La marque Awake en a fait sa raison d’être, comme elle l’exprime ouvertement: «Awake est une jeune marque française digital native organisée sous la forme dʼun collectif de créatifs et de designers engagés, dont la volonté est de repenser le modèle de la consommation en imaginant les objets et les interactions dʼun monde nouveau, plus respectueux et plus pérenne.» Rencontre avec Lilian Thibault, l’un de ses fondateurs.

Le nouveau modèle Mission to Earth d'Awake
Le nouveau modèle Mission to Earth d’Awake

Europa Star: Awake est née fin 2018. Quelle a été la genèse de votre projet?

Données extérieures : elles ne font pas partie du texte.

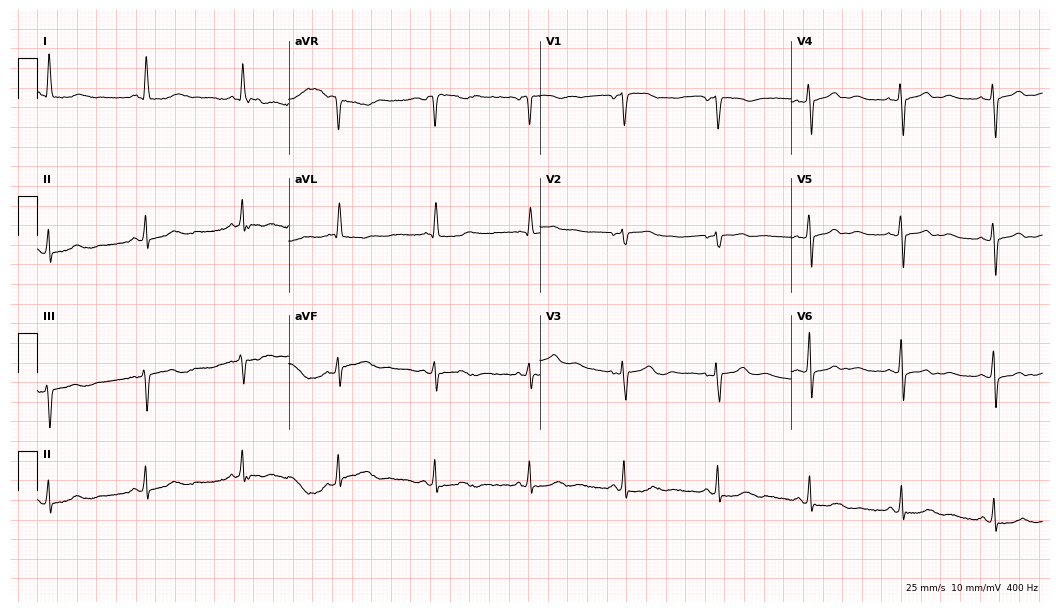
Standard 12-lead ECG recorded from a woman, 59 years old (10.2-second recording at 400 Hz). None of these six findings is recorded: first-degree AV block, right bundle branch block (RBBB), left bundle branch block (LBBB), sinus bradycardia, atrial fibrillation (AF), sinus tachycardia. Only these six findings were labelled.

Lilian Thibault: Tout est parti d’une volonté de donner du sens à ma vie professionnelle, liée à l’arrivée de mes enfants. J’ai ressenti le besoin profond de me rendre utile, d’avoir un impact réel, d’inspirer les gens et de faire mieux tout simplement. À l’écoute de ma passion pour l’horlogerie et l’artisanat, j’ai eu envie de créer une marque qui interpelle sur l’urgence du problème écologique. Ainsi est née Awake, avec pour vecteur un symbole fort du temps qui passe. Nous avons choisi un nom de marque le plus explicite possible. La campagne de financement participatif de notre premier modèle, Origins, a généré plus de 1’000 pré-commandes et quelque CHF 300’000 sur Kickstarter en 2018. Cela nous a permis de lancer concrètement la marque.

Lilian Thibault, fondateur d'Awake
Lilian Thibault, fondateur d’Awake

Comment appliquez-vous cette philosophie à vos créations?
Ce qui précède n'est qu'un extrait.